R-FACTOR observed = (SUM(ABS(I(h,i)-I(h))))/(SUM(I(h,i))) expected = expected R-FACTOR derived from Sigma(I) COMPARED = number of reflections used for calculating R-FACTOR I/SIGMA = mean of intensity/Sigma(I) of unique reflections (after merging symmetry-related observations) Sigma(I) = standard deviation of reflection intensity I estimated from sample statistics R-meas = redundancy independent R-factor (intensities) Diederichs & Karplus (1997), Nature Struct. Biol. 4, 269-275. CC(1/2) = percentage of correlation between intensities from random half-datasets. Correlation significant at the 0.1% level is marked by an asterisk. Karplus & Diederichs (2012), Science 336, 1030-33 Anomal = percentage of correlation between random half-sets Corr of anomalous intensity differences. Correlation significant at the 0.1% level is marked. SigAno = mean anomalous difference in units of its estimated standard deviation (|F(+)-F(-)|/Sigma). F(+), F(-) are structure factor estimates obtained from the merged intensity observations in each parity class. Nano = Number of unique reflections used to calculate Anomal_Corr & SigAno. At least two observations for each (+ and -) parity are required.
and the table itself is
NOTE: Friedel pairs are treated as different reflections. SUBSET OF INTENSITY DATA WITH SIGNAL/NOISE >= -3.0 AS FUNCTION OF RESOLUTION RESOLUTION NUMBER OF REFLECTIONS COMPLETENESS R-FACTOR R-FACTOR COMPARED I/SIGMA R-meas CC(1/2) Anomal SigAno Nano LIMIT OBSERVED UNIQUE POSSIBLE OF DATA observed expected Corr 5.72 23750 7284 7488 97.3% 6.6% 6.6% 23666 14.59 7.9% 99.3* 33* 1.043 3033 4.06 41574 12997 13384 97.1% 10.0% 8.3% 41476 11.40 12.1% 98.3* 45* 1.341 5775 3.32 56679 16961 17336 97.8% 16.8% 15.4% 56494 6.49 20.1% 97.9* 31* 1.079 7697 2.88 67173 20272 20497 98.9% 38.4% 39.0% 66875 2.91 45.9% 93.1* 19* 0.840 9333 2.57 79365 23100 23197 99.6% 77.6% 85.3% 79063 1.46 92.1% 75.3* 5 0.701 10761 2.35 86431 25554 25631 99.7% 128.9% 146.7% 86014 0.86 153.2% 54.7* 3 0.633 11894 2.18 83863 27529 27946 98.5% 197.0% 230.0% 81669 0.49 237.7% 31.6* -1 0.575 11422 2.04 51338 23815 29966 79.5% 286.2% 343.0% 43478 0.26 361.1% 15.1* 0 0.526 5523 1.92 25803 15877 31898 49.8% 483.3% 577.5% 17026 0.12 635.3% 3.8 2 0.519 1856 total 515976 173389 197343 87.9% 27.8% 29.3% 495761 2.89 33.5% 98.2* 19* 0.781 67294 NUMBER OF REFLECTIONS IN SELECTED SUBSET OF IMAGES 531700 NUMBER OF REJECTED MISFITS 15698 NUMBER OF SYSTEMATIC ABSENT REFLECTIONS 0 NUMBER OF ACCEPTED OBSERVATIONS 516002 NUMBER OF UNIQUE ACCEPTED REFLECTIONS 173398
Why is there a discrepancy between "total 515976 173389" versus "NUMBER OF ACCEPTED OBSERVATIONS 516002", and "NUMBER OF UNIQUE ACCEPTED REFLECTIONS 173398" ?? The reason is that the (higher) numbers below the table include observations (and unique reflections) with I < -3*sigma(I), whereas the numbers in the table refer only to those reflections which should be used downstream (for phasing and refinement). Indeed, XDSCONV filters out those unique reflections which have I<-3*sigma(I).

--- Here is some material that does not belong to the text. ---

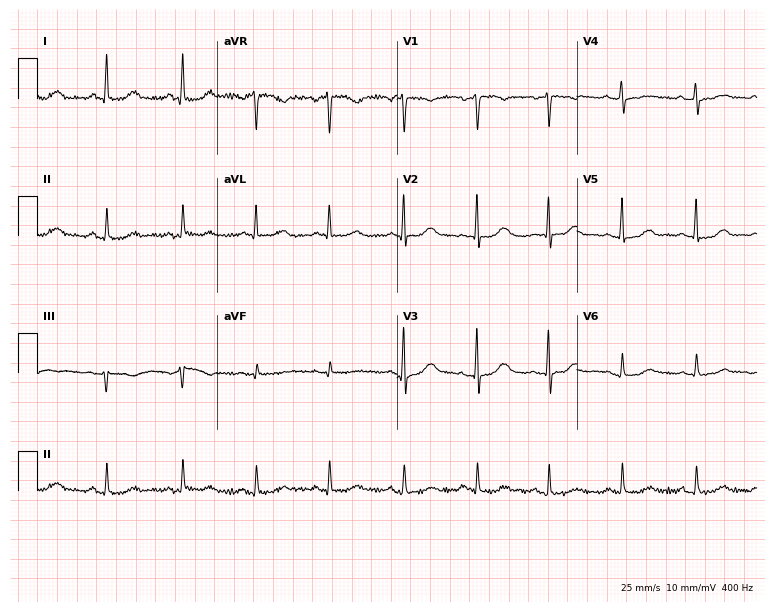
Resting 12-lead electrocardiogram (7.3-second recording at 400 Hz). Patient: a 68-year-old woman. Read as a normal ECG.
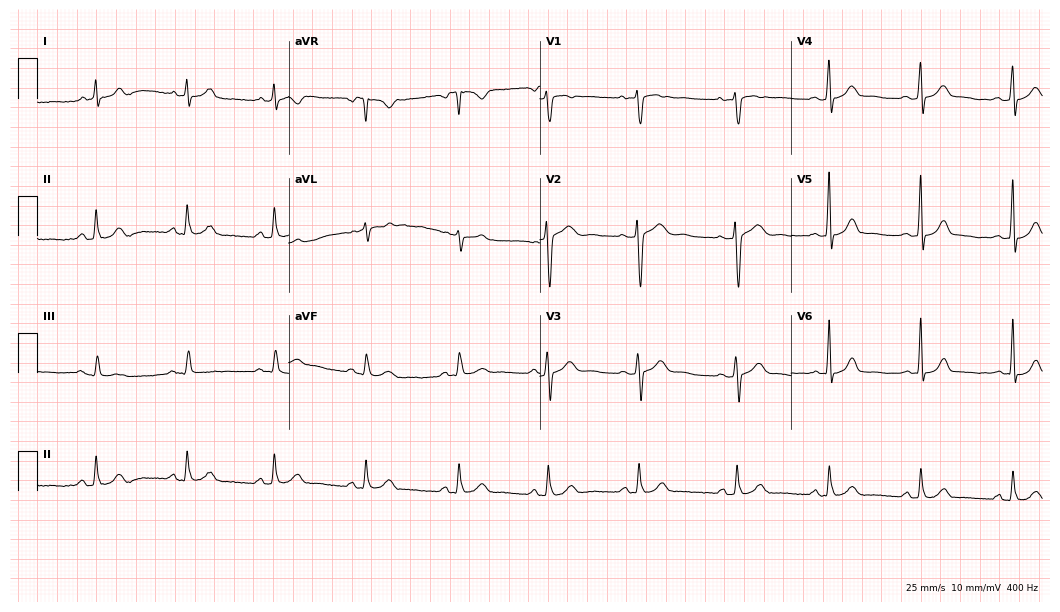
12-lead ECG from a 37-year-old man. Labelled as a normal ECG.

It should also be noted that the alien rejection controlled by REJECT_ALIEN= (default 20) will be performed after making this table. So the number of reflections which you will get from XDSCONV is not the same as reported here. If you want to see the statistics of reflections which will be converted by XDSCONV (thus will be used for further process), you should prepare REMOVE.HKL to explicitly specify the reflections which will be thrown away and run CORRECT step again.
At the bottom of CORRECT.LP we find:
NUMBER OF UNIQUE ALIEN REFLECTIONS WITH A Z-SCORE ABOVE LIMIT 162 (ALIENS ABOVE LIMIT (REJECT_ALIEN= 20.0) ARE MARKED INVALID) NUMBER OF REFLECTION RECORDS ON OUTPUT FILE "XDS_ASCII.HKL" 531700 NUMBER OF ACCEPTED OBSERVATIONS (INCLUDING SYSTEMATIC ABSENCES) 515712 NUMBER OF REJECTED MISFITS & ALIENS (marked by -1*SIGMA(IOBS)) 15988
The file XDS_ASCII.HKL actually has all 531700 reflections.